Disorders: Parkinson’s Disease Parkinson’s Disease: inadequate synthesis of dopamine by nerves stimulating the thalamus, which directs sensory information and motor information to and from the cerebral cortex; impulses get mixed up, misdirected; most often affects elderly Signs and Symptoms: Tremors are the most well-known symptom of Parkinson’s disease and often occur in the hands, fingers, forearms, feet, mouth, or chin. Typically, tremors take place when the limbs are at rest as opposed to when you’re moving. Slow movement (Bradykinesia) – manifests as a slowness in voluntary movement such as standing up, walking, and sitting down.
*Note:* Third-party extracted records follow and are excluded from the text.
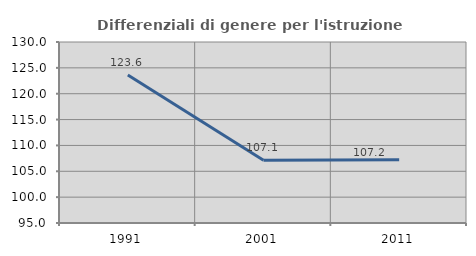
| Category | Differenziali di genere per l'istruzione superiore |
|---|---|
| 1991.0 | 123.637 |
| 2001.0 | 107.124 |
| 2011.0 | 107.214 |
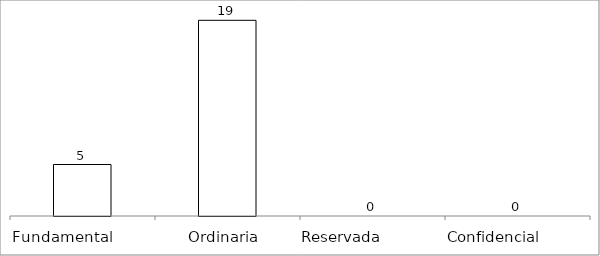
| Category | Series 0 |
|---|---|
| Fundamental         | 5 |
| Ordinaria  | 19 |
| Reservada               | 0 |
| Confidencial             | 0 |
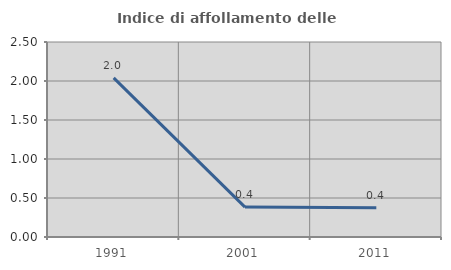
| Category | Indice di affollamento delle abitazioni  |
|---|---|
| 1991.0 | 2.041 |
| 2001.0 | 0.384 |
| 2011.0 | 0.374 |
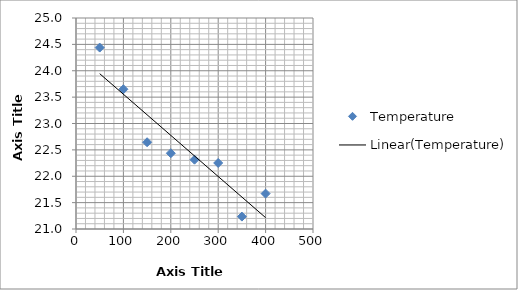
| Category | Temperature |
|---|---|
| 50.0 | 24.439 |
| 100.0 | 23.649 |
| 150.0 | 22.645 |
| 200.0 | 22.436 |
| 250.0 | 22.314 |
| 300.0 | 22.252 |
| 350.0 | 21.235 |
| 400.0 | 21.671 |
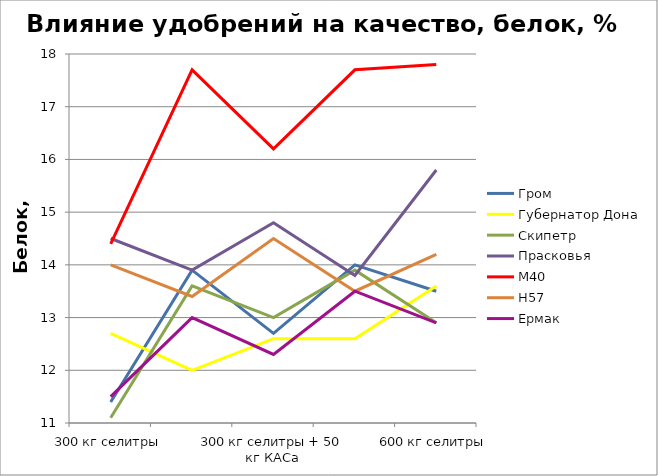
| Category | Гром | Губернатор Дона | Скипетр | Прасковья | М40 | Н57 | Ермак |
|---|---|---|---|---|---|---|---|
| 300 кг селитры | 11.4 | 12.7 | 11.1 | 14.5 | 14.4 | 14 | 11.5 |
| 300 кг селитры + 200 кг сульфата кальция | 13.9 | 12 | 13.6 | 13.9 | 17.7 | 13.4 | 13 |
| 300 кг селитры + 50 кг КАСа | 12.7 | 12.6 | 13 | 14.8 | 16.2 | 14.5 | 12.3 |
| 400 кг селитры | 14 | 12.6 | 13.9 | 13.8 | 17.7 | 13.5 | 13.5 |
| 600 кг селитры | 13.5 | 13.6 | 12.9 | 15.8 | 17.8 | 14.2 | 12.9 |
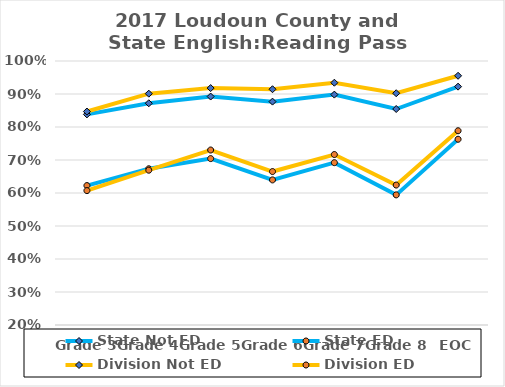
| Category | State Not ED | State ED | Division Not ED | Division ED |
|---|---|---|---|---|
| Grade 3 | 0.838 | 0.622 | 0.847 | 0.607 |
| Grade 4 | 0.872 | 0.673 | 0.901 | 0.669 |
| Grade 5 | 0.892 | 0.704 | 0.918 | 0.73 |
| Grade 6 | 0.877 | 0.64 | 0.914 | 0.665 |
| Grade 7 | 0.898 | 0.692 | 0.934 | 0.717 |
| Grade 8 | 0.854 | 0.594 | 0.902 | 0.624 |
| EOC | 0.922 | 0.763 | 0.955 | 0.789 |
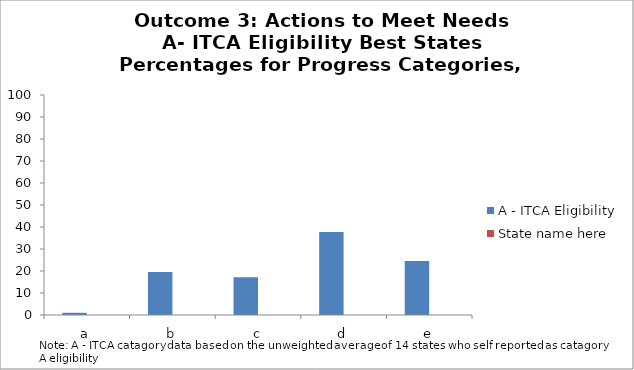
| Category | A - ITCA Eligibility | State name here |
|---|---|---|
| a | 1 |  |
| b | 19.6 |  |
| c | 17.2 |  |
| d | 37.7 |  |
| e | 24.5 |  |
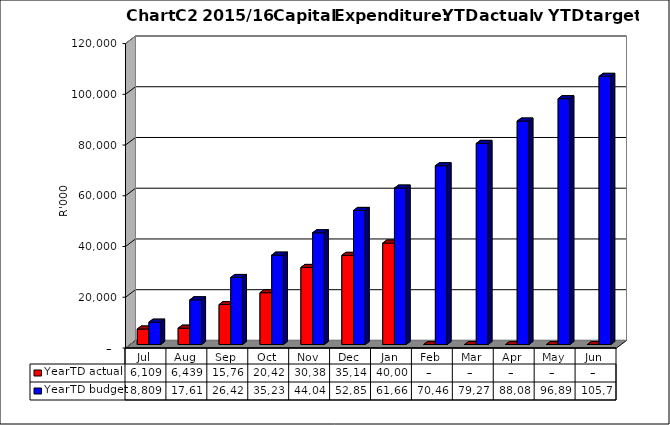
| Category | YearTD actual | YearTD budget |
|---|---|---|
| Jul | 6108587 | 8808585.26 |
| Aug | 6439262 | 17617170.52 |
| Sep | 15760781 | 26425755.78 |
| Oct | 20424714 | 35234341.04 |
| Nov | 30383869 | 44042926.3 |
| Dec | 35145694 | 52851511.56 |
| Jan | 40003745 | 61660096.821 |
| Feb | 0 | 70468682.081 |
| Mar | 0 | 79277267.341 |
| Apr | 0 | 88085852.601 |
| May | 0 | 96894437.861 |
| Jun | 0 | 105703023.121 |
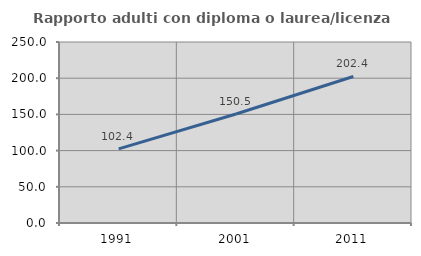
| Category | Rapporto adulti con diploma o laurea/licenza media  |
|---|---|
| 1991.0 | 102.442 |
| 2001.0 | 150.502 |
| 2011.0 | 202.369 |
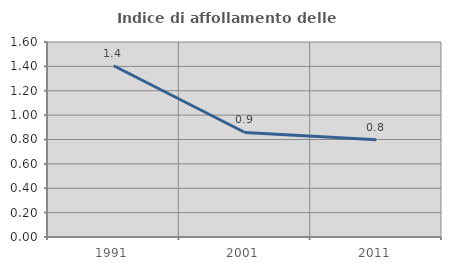
| Category | Indice di affollamento delle abitazioni  |
|---|---|
| 1991.0 | 1.405 |
| 2001.0 | 0.857 |
| 2011.0 | 0.797 |
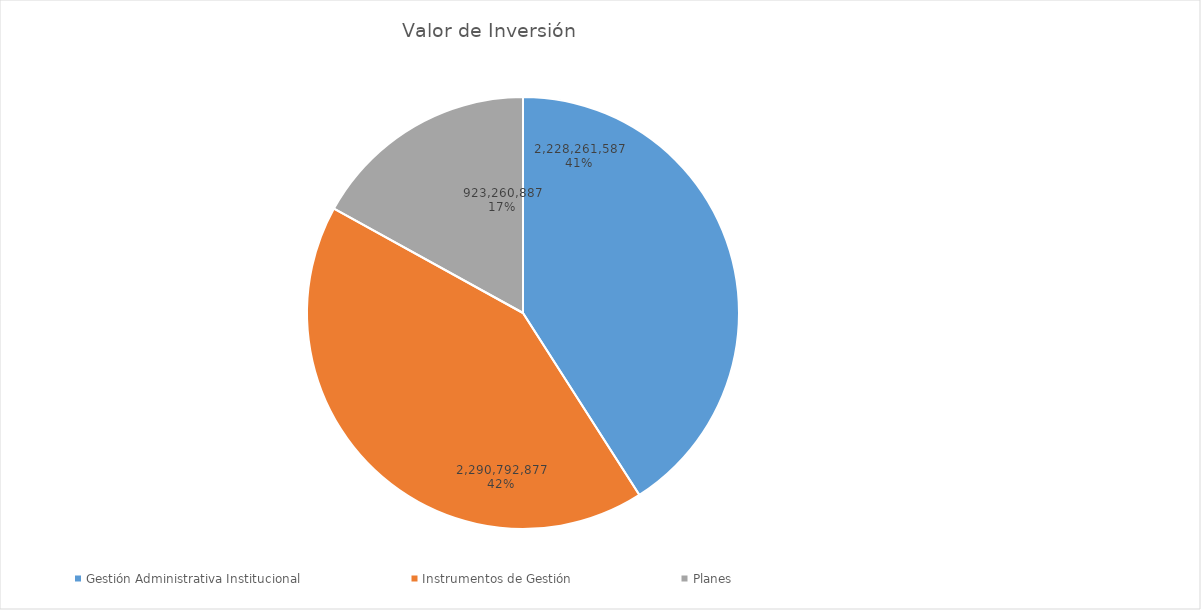
| Category | Valor de Inversión | Porcentaje de Ejecución dentro de la Actividad |
|---|---|---|
| Gestión Administrativa Institucional | 2228261587 | 6 |
| Instrumentos de Gestión | 2290792877 | 8 |
| Planes | 923260887 | 8 |
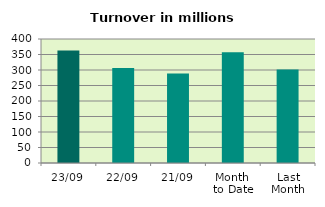
| Category | Series 0 |
|---|---|
| 23/09 | 362.898 |
| 22/09 | 306.156 |
| 21/09 | 288.945 |
| Month 
to Date | 357.023 |
| Last
Month | 301.741 |

This happens because of delayed transmission signals from the brain to the muscles. This may lead to difficulty initiating walking, but in more severe cases can cause “freezing episodes” once you’ve begun walking. Rigidity – otherwise known as muscle stiffness, affects the limbs and trunk and often produces muscle pain that increases during movement. Poor balance – happens because of the loss of reflexes that help posture. This causes unsteady balance, which can often lead to falls, as well as poor coordination.
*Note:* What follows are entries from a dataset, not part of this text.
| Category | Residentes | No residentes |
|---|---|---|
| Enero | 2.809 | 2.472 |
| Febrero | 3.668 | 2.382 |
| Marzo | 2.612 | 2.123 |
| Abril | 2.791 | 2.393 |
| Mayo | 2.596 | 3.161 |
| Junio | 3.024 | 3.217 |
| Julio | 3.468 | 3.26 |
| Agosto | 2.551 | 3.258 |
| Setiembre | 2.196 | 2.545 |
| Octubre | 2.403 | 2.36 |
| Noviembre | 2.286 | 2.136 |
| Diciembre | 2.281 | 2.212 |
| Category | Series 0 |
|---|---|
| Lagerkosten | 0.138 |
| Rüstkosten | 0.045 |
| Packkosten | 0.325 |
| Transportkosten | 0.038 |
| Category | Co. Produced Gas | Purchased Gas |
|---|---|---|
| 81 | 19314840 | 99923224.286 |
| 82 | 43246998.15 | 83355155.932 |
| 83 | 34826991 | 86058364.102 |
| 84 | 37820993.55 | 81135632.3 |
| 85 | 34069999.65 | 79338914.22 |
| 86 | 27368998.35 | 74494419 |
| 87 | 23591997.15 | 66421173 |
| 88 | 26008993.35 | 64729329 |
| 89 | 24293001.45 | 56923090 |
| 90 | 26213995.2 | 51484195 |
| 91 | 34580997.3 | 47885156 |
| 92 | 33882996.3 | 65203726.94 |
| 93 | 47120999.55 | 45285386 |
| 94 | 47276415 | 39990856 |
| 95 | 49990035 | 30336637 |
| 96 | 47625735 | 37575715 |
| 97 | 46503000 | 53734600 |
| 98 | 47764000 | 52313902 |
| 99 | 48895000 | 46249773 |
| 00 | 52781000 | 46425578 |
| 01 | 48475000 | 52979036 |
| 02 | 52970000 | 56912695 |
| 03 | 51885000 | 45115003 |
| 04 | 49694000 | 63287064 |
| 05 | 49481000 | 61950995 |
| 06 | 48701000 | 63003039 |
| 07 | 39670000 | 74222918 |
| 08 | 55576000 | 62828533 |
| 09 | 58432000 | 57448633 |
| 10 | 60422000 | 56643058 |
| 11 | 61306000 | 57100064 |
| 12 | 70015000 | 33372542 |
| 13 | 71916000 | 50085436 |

Disorders: Parkinson’s Disease Prevalence: According to the Parkinson's Disease Foundation, Parkinson's disease affects about 1 million people in the United States and more than 4 million people worldwide. About 60,000 people are diagnosed each year in the United States. Symptoms of Parkinson's disease can appear at any age, but the average age of onset is 60. Treatment Options: Deep Brain Stimulation (DBS). This form of surgery involves placing a wire into the brain connected to a pacemaker-type device implanted just below the skin in the chest. DBS may help to reduce the severity of muscle rigidity, tremors, and slowness of movements. It can also help stabilize medication fluctuations.
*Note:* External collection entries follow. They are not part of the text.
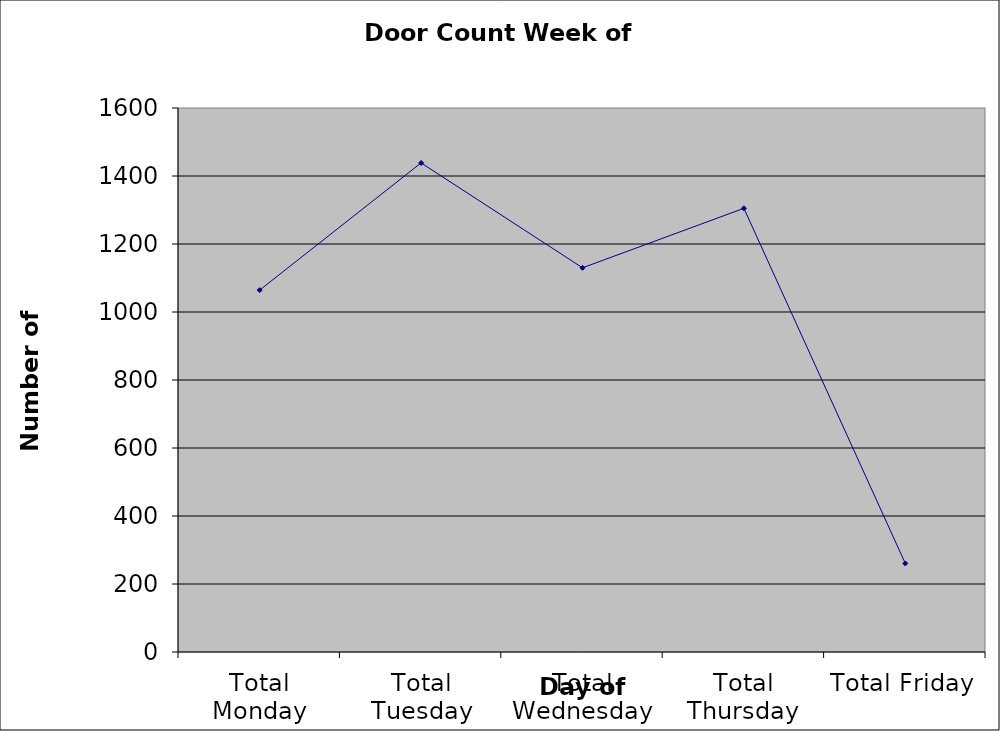
| Category | Series 0 |
|---|---|
| Total Monday | 1064.5 |
| Total Tuesday | 1438.5 |
| Total Wednesday | 1130 |
| Total Thursday | 1305 |
| Total Friday | 260.5 |
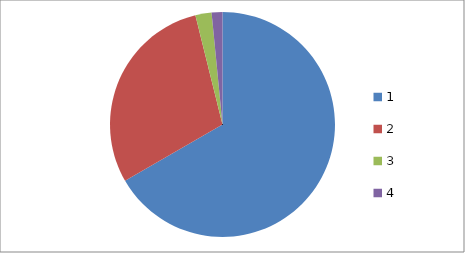
| Category | Series 0 |
|---|---|
| 0 | 86 |
| 1 | 38 |
| 2 | 3 |
| 3 | 2 |
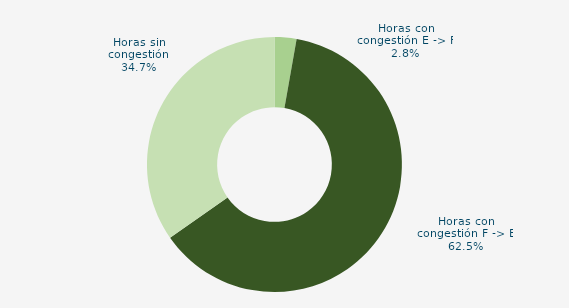
| Category | Horas con congestión E -> F |
|---|---|
| Horas con congestión E -> F | 2.778 |
| Horas con congestión F -> E | 62.5 |
| Horas sin congestión | 34.722 |
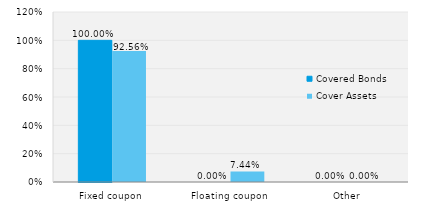
| Category | Covered Bonds | Cover Assets |
|---|---|---|
| Fixed coupon | 1 | 0.926 |
| Floating coupon | 0 | 0.074 |
| Other | 0 | 0 |
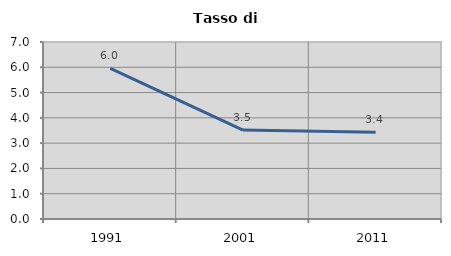
| Category | Tasso di disoccupazione   |
|---|---|
| 1991.0 | 5.957 |
| 2001.0 | 3.516 |
| 2011.0 | 3.429 |
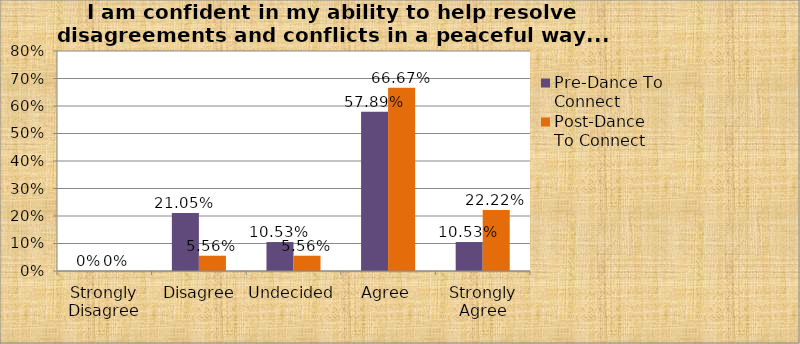
| Category | Pre-Dance To Connect | Post-Dance To Connect |
|---|---|---|
| Strongly Disagree | 0 | 0 |
|  Disagree | 0.21 | 0.056 |
| Undecided | 0.105 | 0.056 |
| Agree | 0.579 | 0.667 |
| Strongly Agree | 0.105 | 0.222 |

Disorders: Alzheimer’s Disease Alzheimer’s Disease: In Alzheimer's disease, the brain cells themselves degenerate and die, causing a steady decline in memory and mental function. It is the most common cause of dementia. Signs and Symptoms: Occasional memory lapses, trouble with speaking and writing, difficulty in reasoning and making judgments and decisions, changes in personality or behavior Prevalence: A small percentage of Alzheimer's disease cases, probably less than 1 percent, is caused by three known genetic mutations. These mutations involve the gene for the amyloid precursor protein and the genes for the presenilin 1 and presenilin 2 proteins. The highest risk of death from Alzheimer’s is in people age 65 or older. Treatment Options: NO CURE. But there are paths towards prevention- physical activity, cognitive stimulation, social engagement and a healthy diet. Many of the same factors that decrease risk of heart attacks decrease risk of Alzheimer’s.